13. The computing system of claim 10, further comprising a total expected revenue module, including instructions stored in a non-transitory computer-readable medium, configured to generate a total expected net revenue value for the retail item across the plurality of sales channels based at least in part on the plurality of allocated inventory amounts after the iteration criterion has been met.

14. The computing system of claim 10, wherein the marginal revenue module is configured to generate a weighted average marginal revenue value across the plurality of sales channels for each iteration of the iterative process, wherein the weighted average marginal revenue value is weighted by the total available inventory amount.

15. The computing system of claim 14, wherein the inventory allocation module is configured to transform each allocated inventory amount of the plurality of allocated inventory amounts, for each iteration of the iterative process, by driving the marginal revenue value for each sales channel of the plurality of sales channels toward the weighted average marginal revenue value.

16. A non-transitory computer-readable medium storing computer-executable instructions that are part of an algorithm that, when executed by a computer, cause the computer to perform functions, wherein the instructions comprise:

instructions for initially allocating a total available inventory amount for a retail item across a plurality of sales channels where the retail item is sold to form a plurality of allocated inventory amounts as represented in an inventory allocation data structure;

instructions for determining a marginal revenue value for each sales channel of the plurality of sales channels, based at least in part on the plurality of allocated inventory amounts, to form a plurality of marginal revenue values for the retail item as represented in a marginal revenue data structure; and

instructions for attempting to equalize the plurality of marginal revenue values across the plurality of sales channels to maximize an expected net revenue value for the retail item by: (i) iteratively adjusting the plurality of allocated inventory amounts across the plurality of sales channels as represented within the inventory allocation data structure, and (ii) for each iteration, generating an updated marginal revenue value within the marginal revenue data structure for each sales channel of the plurality of sales channels based at least in part on the plurality of allocated inventory amounts as adjusted within the inventory allocation data structure.

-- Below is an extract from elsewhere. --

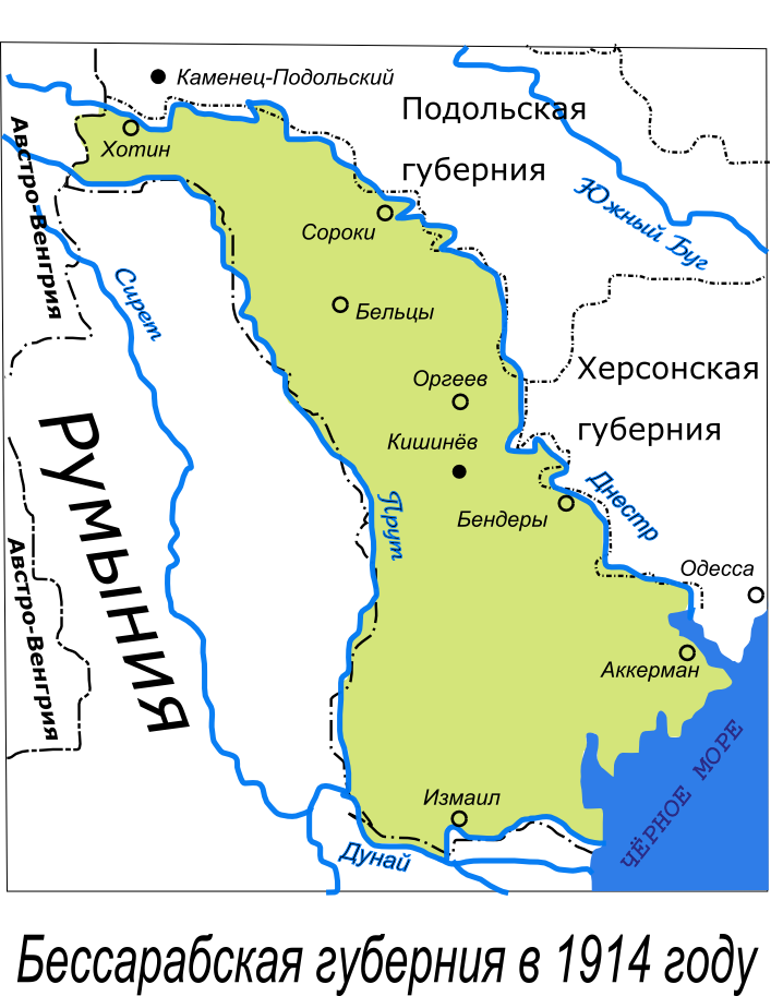 Бессарабская губерния в 1914 годуСозданно в Inkscape. Векторный оригинал в коммонс Image:Bessarabia.svg

17. The non-transitory computer-readable medium of claim 16, wherein the instructions further include instructions for generating a total expected net revenue value, in a data field, for the retail item across the plurality of sales channels based at least in part on the plurality of allocated inventory amounts.

18. The non-transitory computer-readable medium of claim 16, wherein the instructions further include:

instructions for determining an initial marginal revenue value for each sales channel of the plurality of sales channels based at least in part on an initial existing inventory of the retail item for each sales channel of the plurality of sales channels; and

instructions for initially allocating the total available inventory amount for the retail item across the plurality of sales channels in proportion to the initial marginal revenue value for each sales channel of the plurality of sales channels.

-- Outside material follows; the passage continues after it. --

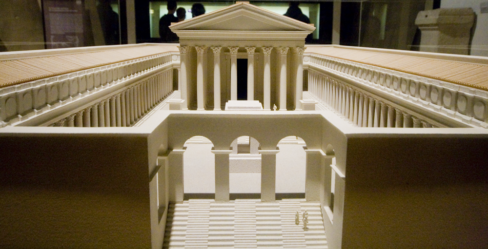 Maquette d'un temple localisé dans le clos du verbe incarné (fouilles de 1957 et de 1979-1980), Musée gallo-romain de Fourvière. Catalogue Archéologique de la Gaule, Lyon 69/2, 2006, p. 531 à 535

19. The non-transitory computer-readable medium of claim 16, wherein the instructions further include instructions for generating a weighted average marginal revenue value across the plurality of sales channels, in a data field, wherein the weighted average marginal revenue value is weighted by the total available inventory amount.

20. The non-transitory computer-readable medium of claim 19, wherein the instructions further include instructions for adjusting each allocated inventory amount of the plurality of allocated inventory amounts to drive the updated marginal revenue value for each sales channel of the plurality of sales channels toward the weighted average marginal revenue value.